Austrian Journal of Statistics (Apr 2016)
Methodology and Applications of Building a National File of Health and Mortality data
Abstract
National collections of historical administrative and other health data can number hundreds of millions of records, with new data being added at the rate of tens of millions of records each year. Although improvements in computing and storage technology have to some extent kept pace with this accelerating growth in the datasets, there has been little development over the past few decades in the way in which probabilistic record linkage is undertaken, particularly in respect of the match acceptance thresholds and the clerical review processes, which are required to make decisions about matches which are doubtful. This paper describes the major features of the Oxford Record Linkage Study (ORLS), and the developments in probabilistic matching methods and the use of intelligent and data mining methodologies to select potential links between pairs of records. The ORLS linked file was developed using a collection of linkable abstracts that comprise a health region in the United Kingdom. The ORLS file contains 12 million records for 6 million people and spans 39 years. This dataset is used for the preparation of person linked health services statistics, and for epidemiological and health services research. The policy of the ORLS is to comprehensively link all the records rather than prepare links on an ad-hoc basis. The ORLS have been developing improved techniques for deterministic and probabilistic linkage and developing algorithms for reducing the amount of clerical review, which is time consuming, expensive, and of variable quality. The methodology has been extended and refined for matching and linking other large UK government datasets, in particular the National Health Service Central Register (60+ million records), a number of disease and local authority registers, and more recently, for the development of a UK National File of Linked Hospital Episode Statistics and Mortality data.
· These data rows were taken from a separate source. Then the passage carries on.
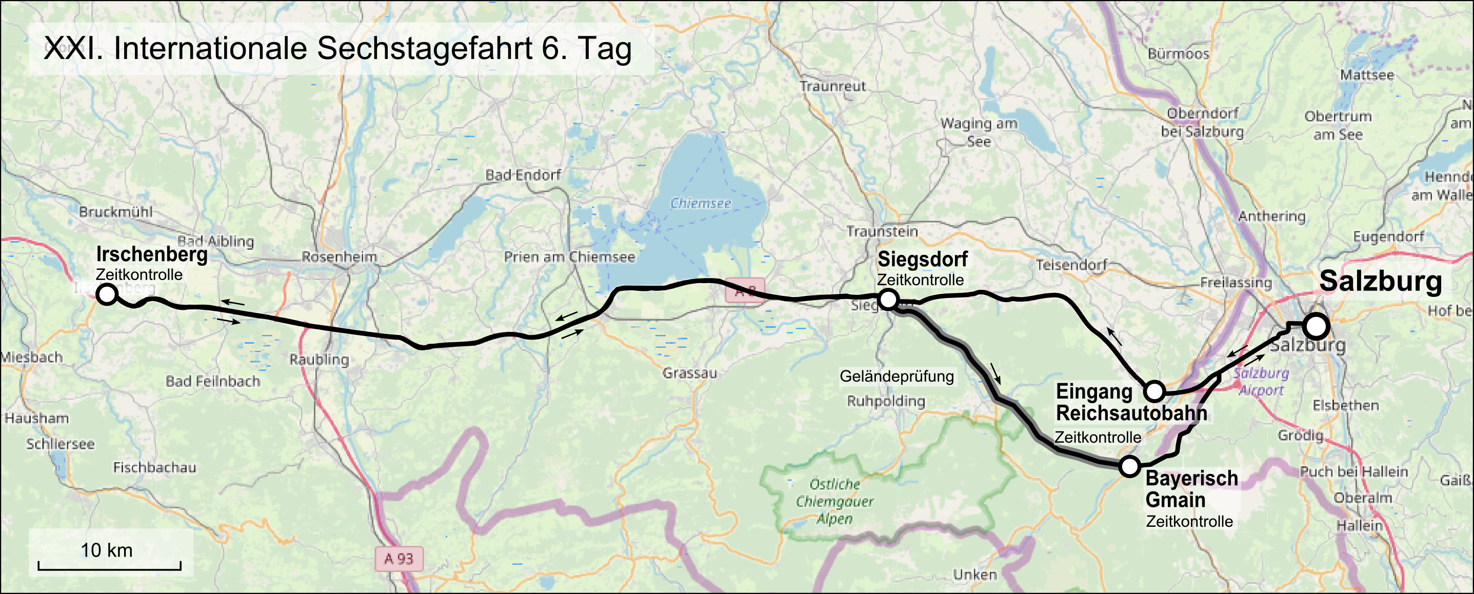 Karte der 21. Internationale Sechstagefahrt, Route des 6. Tages
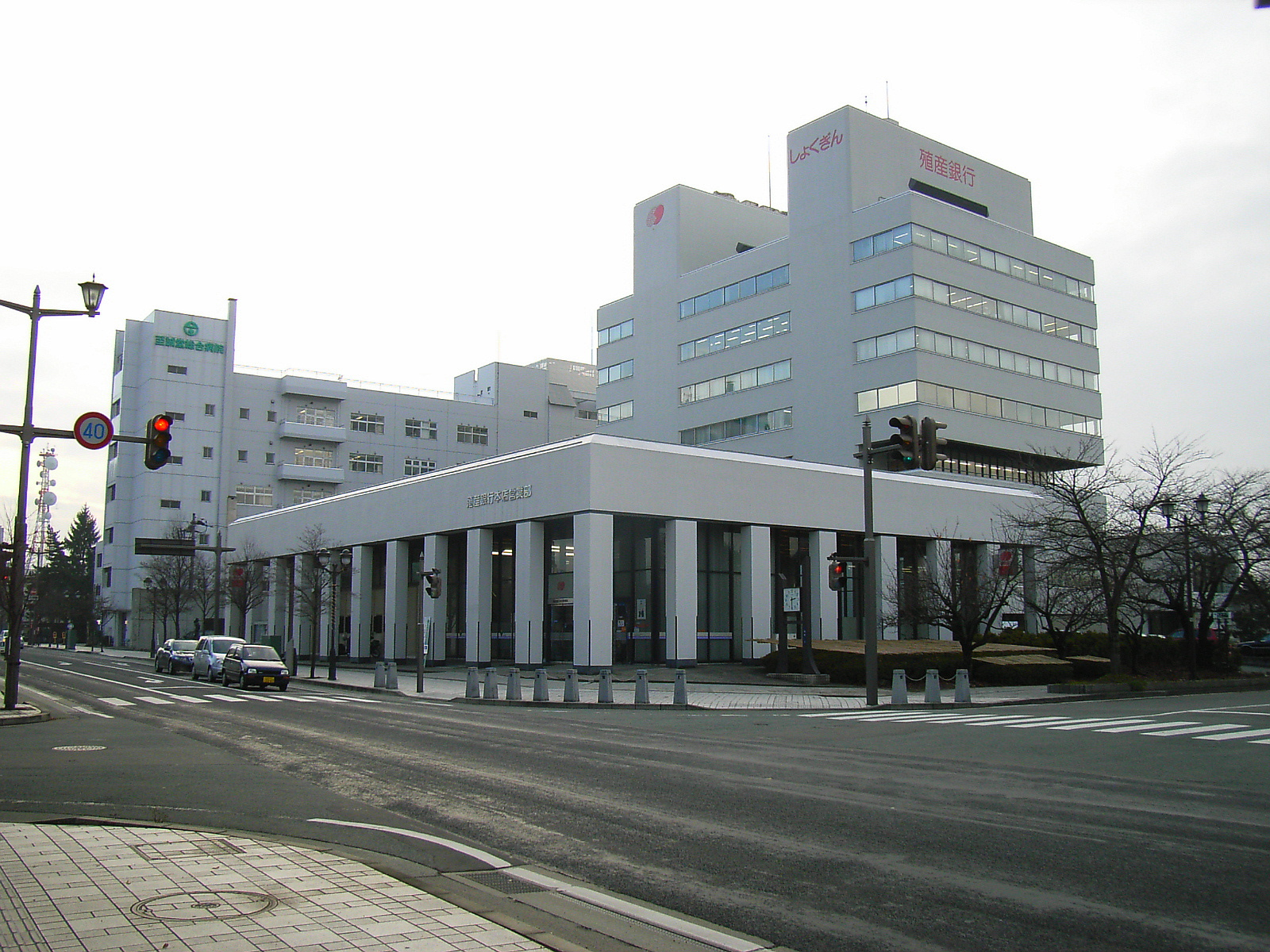 Shokusan Bank. Yamagata, Yamagata prefecture, Japan.
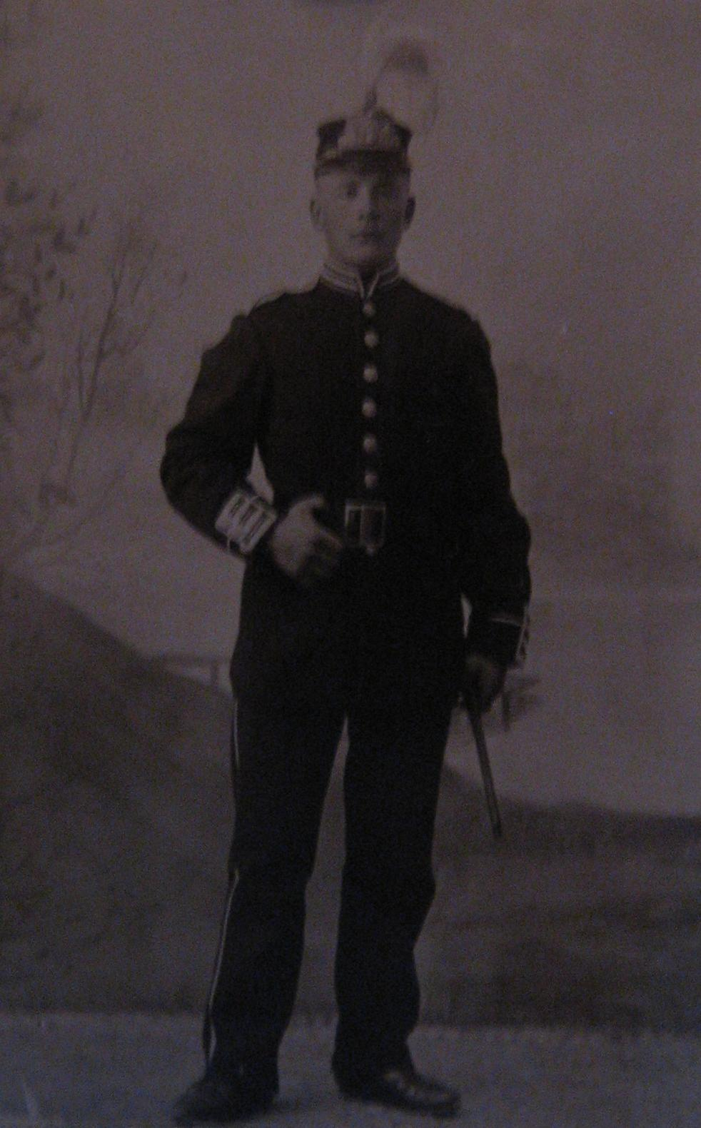 Menig grenadjär vid livregementet till fot (Karl Erfelt).
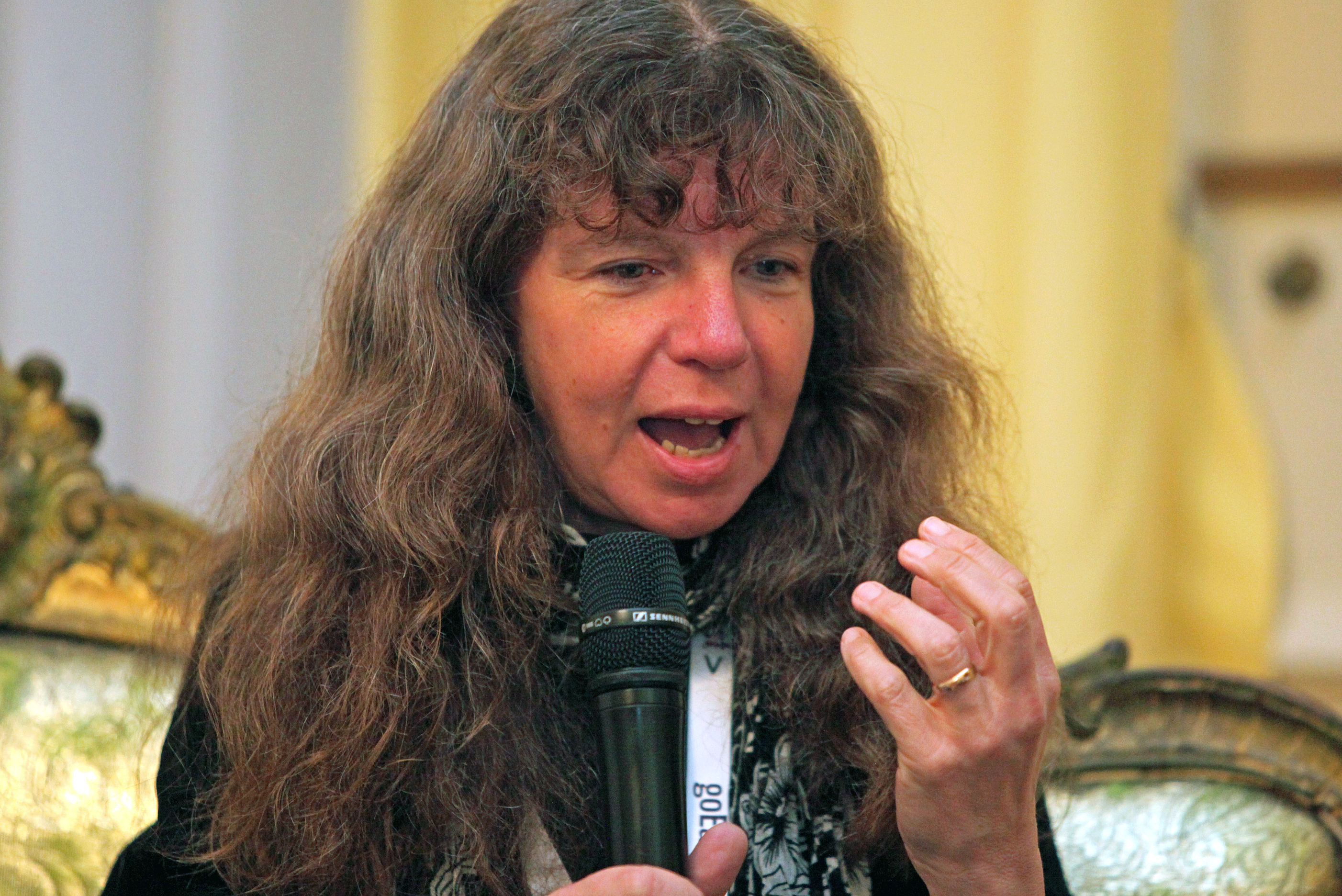 Die lettische Filmregisseurin Laila Pakalniņa in Wiesbaden am 25. April 2016.
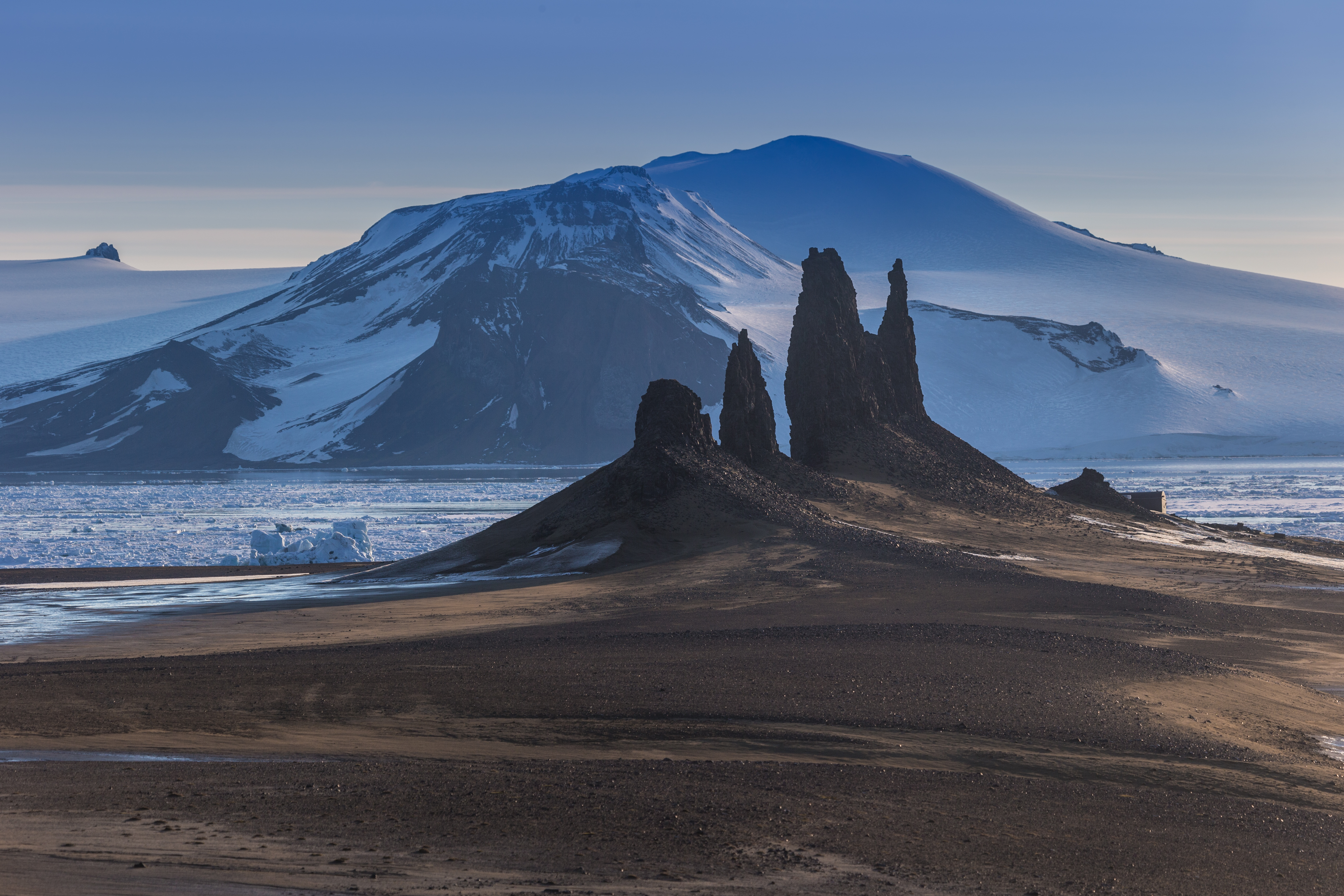 Комплексный заказник Земля Франца-Иосифа, Приморский район This image is related to the protected area of Russia number 2930163
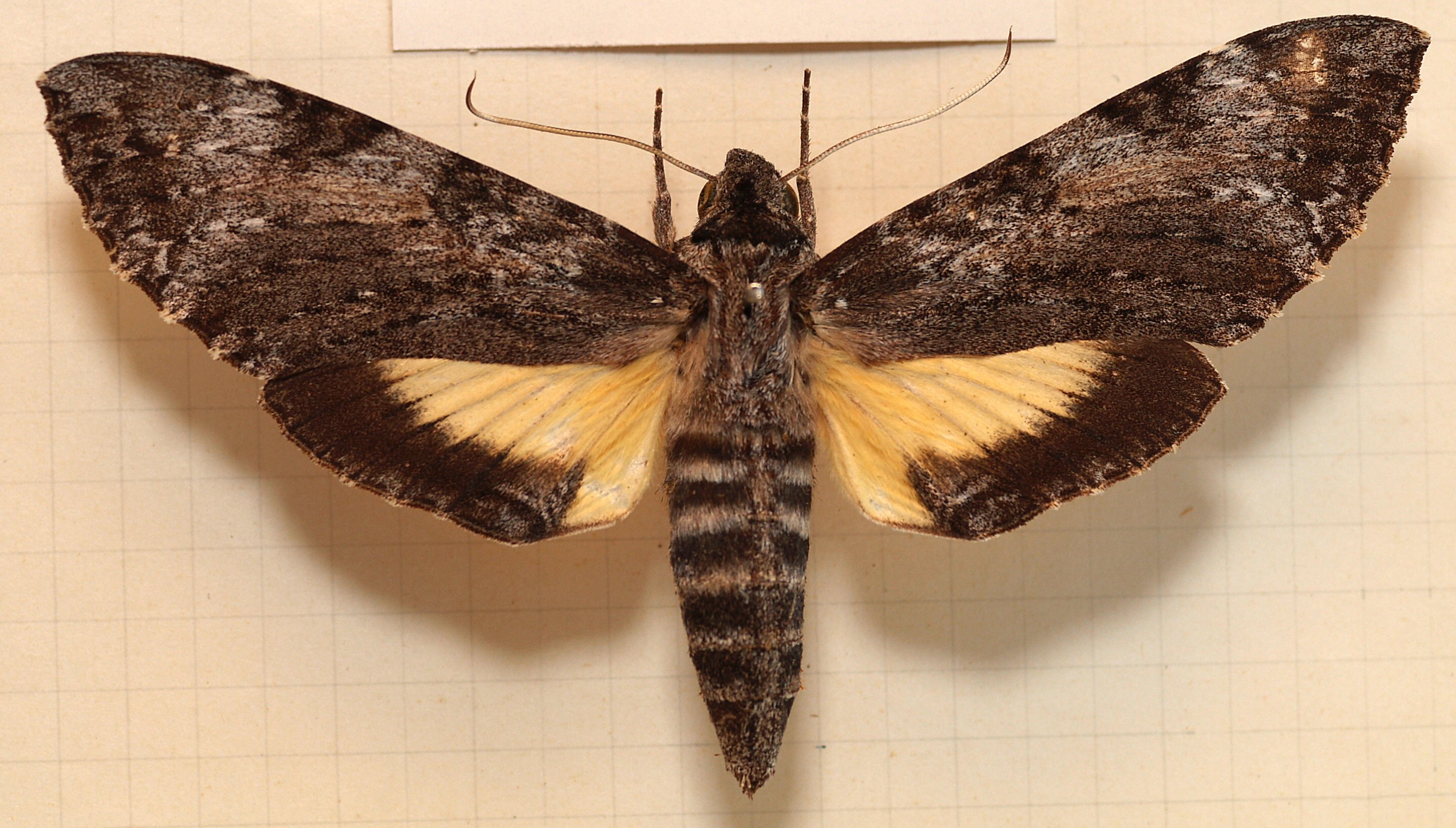 Isognathus rimosa
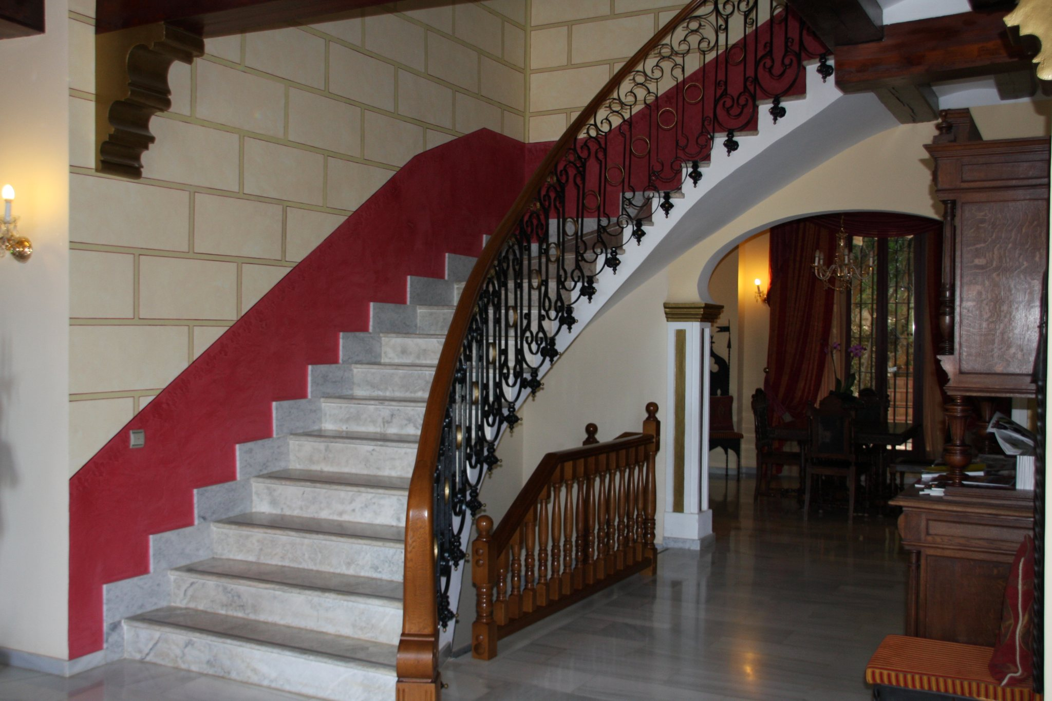 photos by Javier Rodríguez García
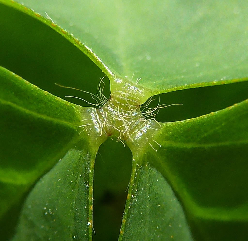 Oxalis debilis var. corymbosa (Agricos) : Detalle de la articulación de los folíolos de las hojas, mediante anillos móviles - Ornamental, Albatera (Alicante, España).
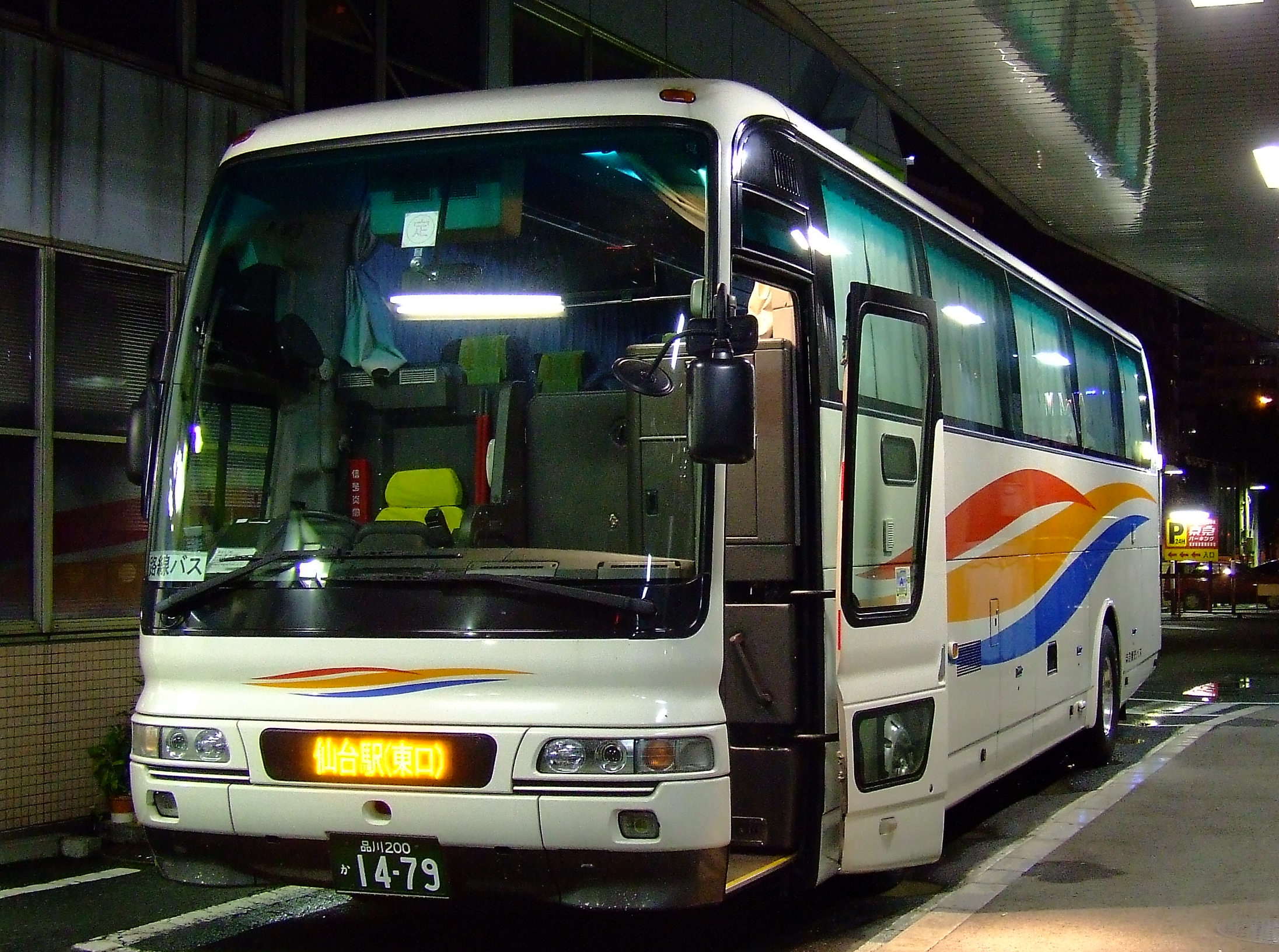 京急観光バスの高速バス仙台線（ドリーム横浜・仙台号） 品川バスターミナルにて

This file spans 4 years and currently holds 52 million records and will increase by 14 million records per annum. Since the implementation of the Data Protection Act (1998) in the UK, all names and address have been stripped from the health files. Matching and linkage is undertaken using the national NHS number and other partial identifiers. The matching methodology described in this paper is for linking such datasets using various combinations of the partial identifiers.